I think the step to AGI does not require throwing a lot more compute into the models, but rather to have them straddle multiple modalities better, in particular, these:

- Physical world modelling at the level of Veo3 (possibly with some lessons from self driving or robotics model for elements like object permananence and perception) - Symbolic processing of the best LLM's. - Ability to be goal oriented and iterate towards a goal, similar to the Alpha* family of systems - Optionally: Optimized for the use of a few specific tools, including a humanoid robot.

Once all of these are integrated into the same latent space, I think we basically have what it takes to replace most human thought.

sgt101|8 months ago

>which is in many ways similar to our subconscious thinking

this is just made up.

- we don't have any useful insight on human subconscious thinking. - we don't have any useful insight on the structures that support human subconscious thinking. - the mechanisms that support human cognition that we do know about are radically different from the mechanisms that current models use. For example we know that biological neurons & synapses are structurally diverse, we know that suppression and control signals are used to change the behaviour of the networks , we know that chemical control layers (hormones) transform the state of the system.

We also know that biological neural systems continuously learn and adapt, for example in the face of injury. Large models just don't do these things.

Also this thing about deeper and deeper realities? C'mon, it's surface level association all the way down!

phorkyas82|8 months ago

As far as I understood any AI model is just a linear combination of its training data. Even if that were such a large corpus as the entire web... it's still just like a sophisticated compression of other's people's expressions.
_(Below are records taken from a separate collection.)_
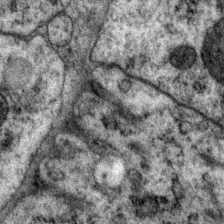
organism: P. pacificus
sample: Pharynx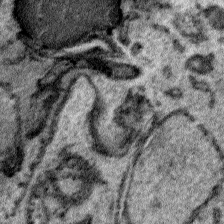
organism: Plasmodium falciparum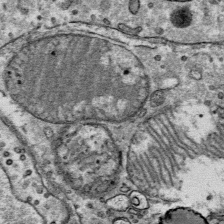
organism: Mouse
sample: Mouse Salivary gland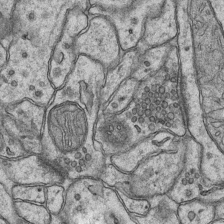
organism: Mouse
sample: CA1 Hippocampus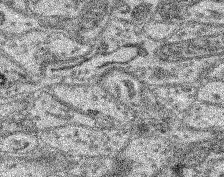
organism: Mouse
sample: Retina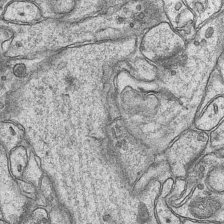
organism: Mouse
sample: CA1 Hippocampus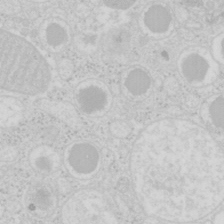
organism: Mouse
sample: Pancreas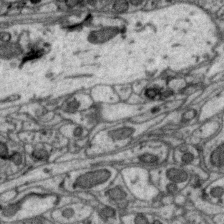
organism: Zebra finch
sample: Brain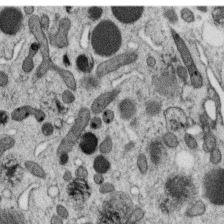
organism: C. elegans
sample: C. elegans oocyte; sperm cells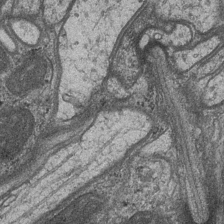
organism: Drosophila
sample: Optic medulla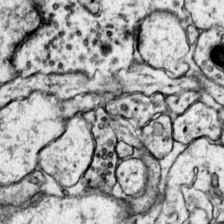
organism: Mouse
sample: Primary visual cortex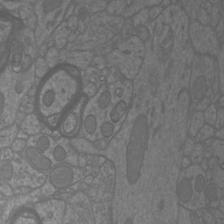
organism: Mouse
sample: Cortical neurons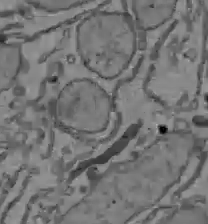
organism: C57BL Mouse
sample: Liver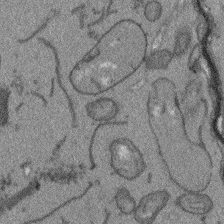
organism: Arabidopsis thaliana
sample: Root tip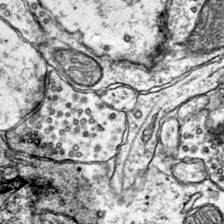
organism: Mouse
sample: Primary visual cortex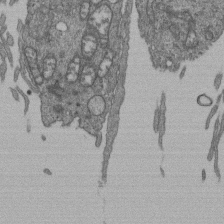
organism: Human
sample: Retinal organoid Rod and Cone cells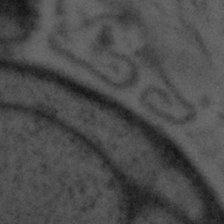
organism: Tuwongella immobilis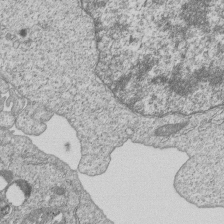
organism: Human
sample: MDA-MB-231 cells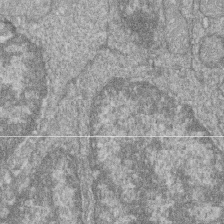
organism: Zebrafish
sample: Cilia; retinal pigment epithelium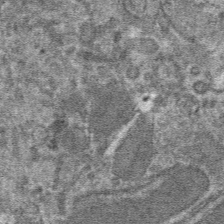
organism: Mouse
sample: Mouse hepatocytes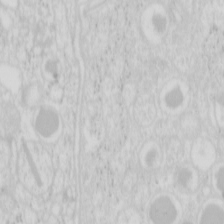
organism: Mouse
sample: Pancreas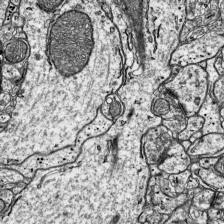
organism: Mouse
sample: Visual Cortex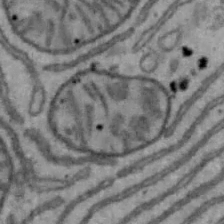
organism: Mouse
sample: Liver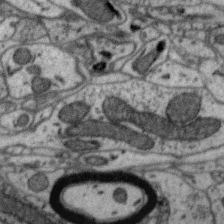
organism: Zebra finch
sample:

It has not made its own experiences, not interacted with the outer world. Dunno, I won't to rule out something operating solely on language artifacts cannot develop intelligence or consciousness, whatever that is,.. but so far there are also enough humans we could care about and invest into.

andsoitis|8 months ago

> the AI models detect deeper and deeper patterns of reality. Much deeper than the surface pattern of the text

What are you talking about?

klipt|8 months ago

If you wish to make an apple pie from scratch

You must first invent the universe

If you wish to predict the next token really well

You must first model the universe

Aeolun|8 months ago

> wondering when it can generate a beautifully-written novel

Not quite yet, but I’m working on it. It’s ~~hard~~ impossible to get original ideas out of an LLM, so it’ll probably always be a human assisted effort.

agumonkey|8 months ago

The TB of everything with transformers makes a difference, maybe i'm just too uneducated, but the amount of semantic context that can be taken into account when generating the next token is really disrupting.

marsten|8 months ago

> Over the years, the magic was never lost on me. However, I can never see LLMs as more than a "token prediction machine".

The "mere token prediction machine" criticism, like Pearl's "deep learning amounts to just curve fitting", is true but it also misses the point. AI in the end turns a mirror on humanity and will force us to accept that intelligence and consciousness can emerge from some pretty simple building blocks. That in some deep sense, all we are is curve fitting.

It reminds me of the lines from T.S. Eliot, “...And the end of all our exploring, Will be to arrive where we started, And know the place for the first time."